Karim M…, policier de la BAC du XVIIIe arrondissement, est renvoyé auprès de sept autres prévenus, dont cinq policiers pour des faits de corruption, trafic de stupéfiants, faux en écriture publique, et d’autres délits, dans le cadre de leur activité de policier. L’audience, ouverte mercredi, doit s’achever jeudi 11 février.

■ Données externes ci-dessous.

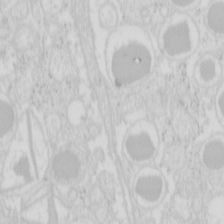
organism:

par Julien Mucchiellile 5 février 2021

À la 16e chambre correctionnelle, d’ordinaire dédiée au grand banditisme et au terrorisme, six policiers ont pris la place des prévenus, et la foule emplie l’immense salle – toutes les places sont prises – pour apercevoir « Bylka » (Kabyle en verlan), Karim M… à l’état civil, 47 ans, petit baraqué avec la tête rasée et des plis dans le cou, qui parle d’une voix éraillée depuis son box. Les autres policiers sont assis sur des chaises disposées de part et d’autre du prétoire, ainsi qu’un autre prévenu, tandis qu’un dernier prévenu, Ahmad M…, partage le box avec Bylka, chef adjoint du groupe 2 de la brigade anticriminalité (BAC) du XVIIIe, ripou notoire dit la rumeur, prévenu d’une ribambelle de chefs d’infraction, dont corruption, trafic de stupéfiants, faux en écriture publique, blanchiment, dit la justice.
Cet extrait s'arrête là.